Introduction
Understanding the performance of mission critical API is crucial. Before you deploy your API, probably you want to know, how your API behaves under heavy loads. Most API nowadays are HTTP-based, and that’s why there are numerous HTTP load testing tools available. Here is just a few:
Problem
Most of them designed to generate load on the static url, like:
wrk -t12 -c400 -d30s http://test.loadimpact.com
But my API is some kind of file storage. Users can call the API to store their file and if they send the same request again, they will get File already exist error. I solely wanted to test the performance of write path so I needed a mechanism to change the path each time. Although some of the tools that I mentioned above, has some scripting capabilities, I found all of them very inconvenient or very hard to implement.
Solution
Luky enough, I found K6. K6 is a developer centric open source load testing tool for testing the performance of your backend infrastructure.
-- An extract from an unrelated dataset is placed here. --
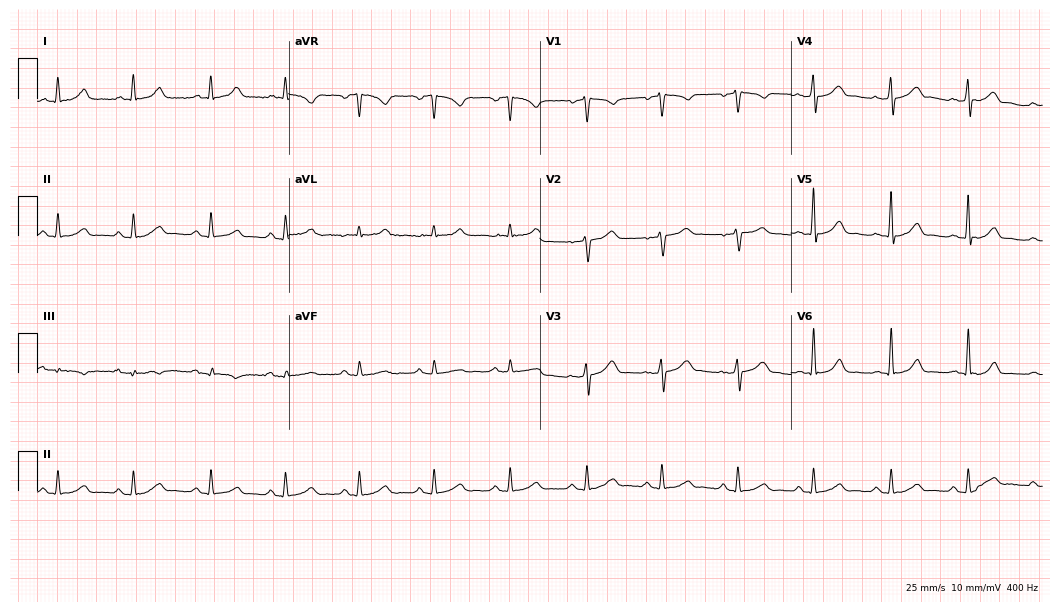
Standard 12-lead ECG recorded from a 59-year-old male (10.2-second recording at 400 Hz). Read as a normal ECG.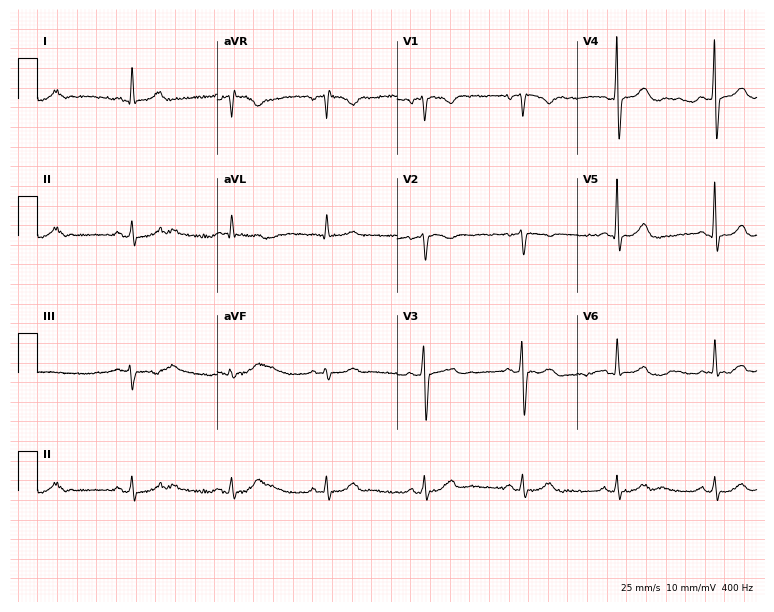
12-lead ECG from a 52-year-old male. No first-degree AV block, right bundle branch block, left bundle branch block, sinus bradycardia, atrial fibrillation or sinus tachycardia recorded for this tracing. Other findings, if any, are not listed.

It’s built with Go and JavaScript to integrate well into your development workflow, so you can stay on top of performance without fuzz. The nice thing about K6 is that, you define the logic in Javascript and K6 will handle the rest of the work. Here how it works:
import http from "k6/http";
export default function() {
http.get("http://test.loadimpact.com");
};
Save the above script (for example script.js
), then run using K6:
k6 run --vus 2 --duration 5s script.js
So far so good. Now how can I change the path? I used Execution context variables inside Javascript to construct a unique filename in each iteration:
import http from "k6/http";
export default function() {
const filename = `file_${__VU}_${__ITER}`;
http.put("http://localhost:8585/folderA/" + filename);
};
For understanding the meaning of __VU and __ITER, please read the documentation.
Sending file content
Now that I uniquely created the url path, I needed a way to send the actual file content. Fortunately, K6 has provided a way. In init context we can open and read a file’s content, and then we can send the file’s content in each iteration. Note that reading file’s content will be happen only once:
import http from "k6/http";
const fileContent = open("./my-file")
export default function() {
const filename = `file_${__VU}_${__ITER}`;
http.put("http://localhost:8585/folderA/" + filename, fileContent);
};
Thanks to K6, I easily managed to benchmark my HTTP API without hassle.